Потом они завтракали, пили чай, гуляли по саду, кормили золотых рыбок.

– Что решил, мой рыцарь? Возьмёшь меня замуж?

– Хотел бы я так же легко и свободно ответить: Да, моя круля!

– Что-то мешает?

– Странное чувство нереальности происходящего и уже произошедшего со мной. Как в романе Яна Потоцкого… Страница из «Тысячи и одной ночи»! Боюсь проснуться.

– Ты любишь сказки, Збышек?

– В детстве любил, это точно. Верить в сказки в моём возрасте людям моей профессии – самоубийство!

– Боишься смерти?

– Не стану психовать по поводу этого вопроса.

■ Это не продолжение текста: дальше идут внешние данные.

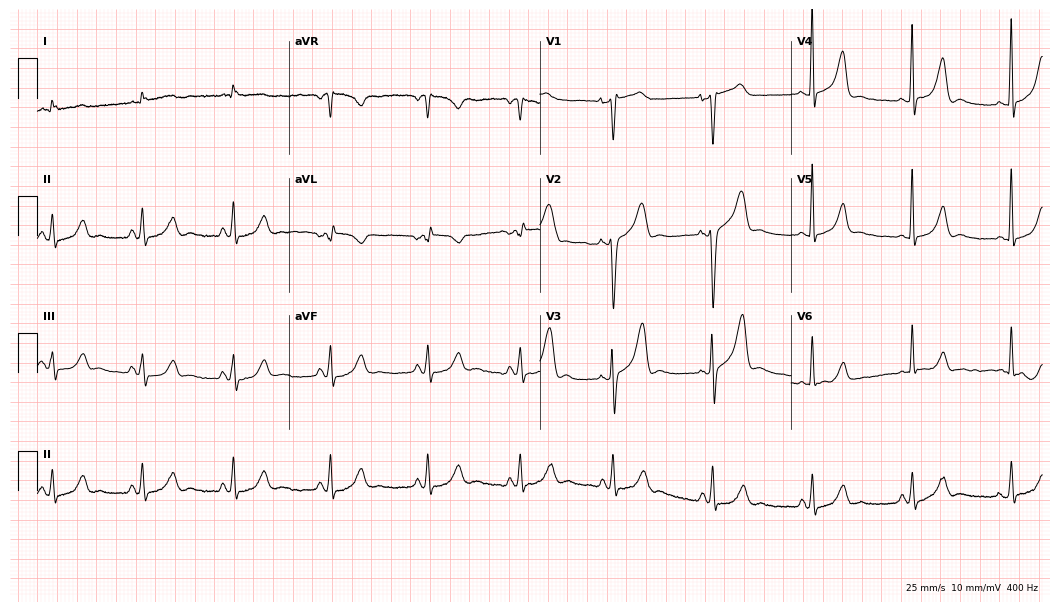
12-lead ECG from a male patient, 65 years old. Labelled as a normal ECG.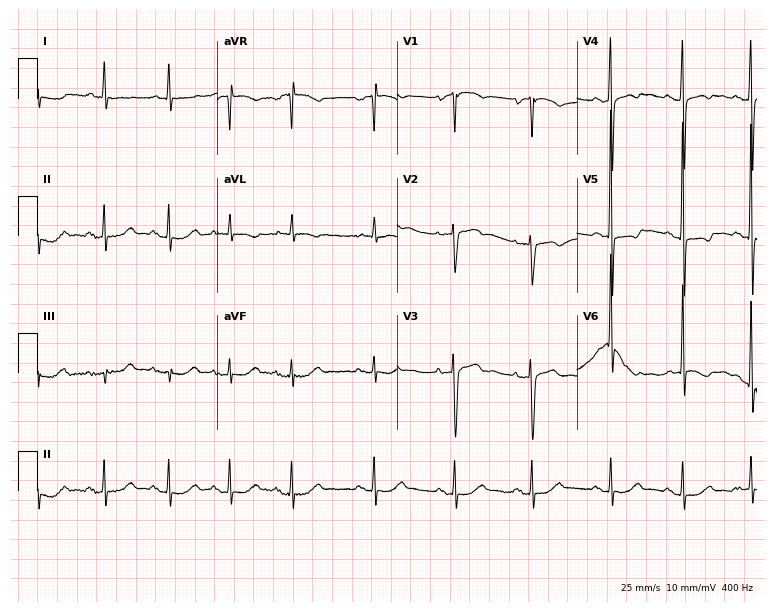
Resting 12-lead electrocardiogram. Patient: a female, 83 years old. None of these six findings is recorded: first-degree AV block, right bundle branch block, left bundle branch block, sinus bradycardia, atrial fibrillation, sinus tachycardia.

– А я люблю сказки. Вспомни, я актриса. Захотела – и поставила сказку для нас обоих, благо были средства на постановку! А ты, значит – реалист? Тогда долой флёр. Переходим к прозе. Сейчас я раскрою карты. Но сначала ты должен ответить на мой вопрос.

– Уважаю понятную диспозицию. Отвечаю: я люблю тебя, я всегда тебя любил, я никого не смогу любить кроме тебя. Я хочу быть твоим мужем, хочу пройти с тобой жизнь рука-об-руку!

– Верю. Теперь, как на исповеди. Жизнь моя продолжалась и после 12 января. Пропустим в пьесе несколько неприятных страниц. Вот последняя: сегодня я являюсь деловым секретарём и представителем Его высочества наследного принца Кашмира в Европе. Думаю, я не первая женщина в мире в этом звании. Разумеется, официальную сторону дела ведут мужчины, но сценарии пишу я. Эта усадьба принадлежит владельцу асхабадского винзавода и виноторговцу Ованесяну. Мне наняли её на пару месяцев за деньги, от которых Ованесян не отказался. Вчерашняя публика – окружение Ованесяна, но среди них были и мои люди, и деловые люди, нужные нам. Понятно теперь? Какая сказка, это просто иной материальный и деловой уровень жизни. Будешь слушать дальше или поедешь домой?

– Буду слушать.

– Я не собираюсь свою жизнь посвятить службе кашмирскому принцу. Уже сегодня я могу купить не только дом, в котором родители снимали всю жизнь квартиру, но весь этот квартал. Отработав всего полгода, я начинаю искать безопасный способ освободиться от этой должности. Эта работа для мотыльков-однодневок. Для умных, талантливых, гениальных, очень сильных, но всё равно – однодневок.

Волею случая я пришла на смену очень достойному человеку. Завтра кто-то придёт на смену мне. Счастлив не тот, кто сумеет покорить горную вершину, счастлив тот, кто сумеет с неё вовремя спуститься.

Я не проститутка, не наложница. Мне нужен муж. Мой муж должен быть поляком. Мы должны жить в Кракове, есть польский хлеб, иметь детей, ходить в костёл, в котором меня крестили, и быть похоронены в родной земле! Я хочу быть с тобой, Збигнев Войтинский! Что скажешь?

– Я твой, Ядзя, любимая. В радости и в горе, в здравии и в болезни, я не брошу и не покину тебя, пока смерть не разлучит нас!

– Это твоё последнее слово?

– Крепче не бывает!

– Хорошо, идём. С сегодняшнего дня ты на службе Его высочества наследного принца Кашмира Чакрабати Второго! Прошу в деловой кабинет, оговорим условия, соблюдём формальности.

Ядвига протянула Збигневу обе руки:

– Об одном жалею Збышек. Могла бы Ядвига Полонская свободно появиться в Асхабаде, мы бы сегодня обвенчались в городском костёле!

26 сентября 1911 года.

11 часов вечера.

Молодая пара католического вероисповедания, назвавшаяся Ядвигой и Збигневым, обратилась к настоятелю Асхабадского костёла «Во имя Преображения Господня» ксёндзу Юстинасу Гранайтису с просьбой конфиденциально обвенчать их. Каждый из молодых прошёл обряды исповеди и причащения Святых Тайн Господних. На обряде венчания присутствовали только храмовые служки и две пожилые монахини. Молодые не хотели, чтобы венчание привлекло внимание и попросили провести обряд без хорового пения в сопровождении фисгармонии. Однако в храмовую книгу имена молодых супругов были вписаны полностью. Молодые пожертвовали в костёл сумму, на которую можно было заказать в Кракове или в Вене настоящий орган.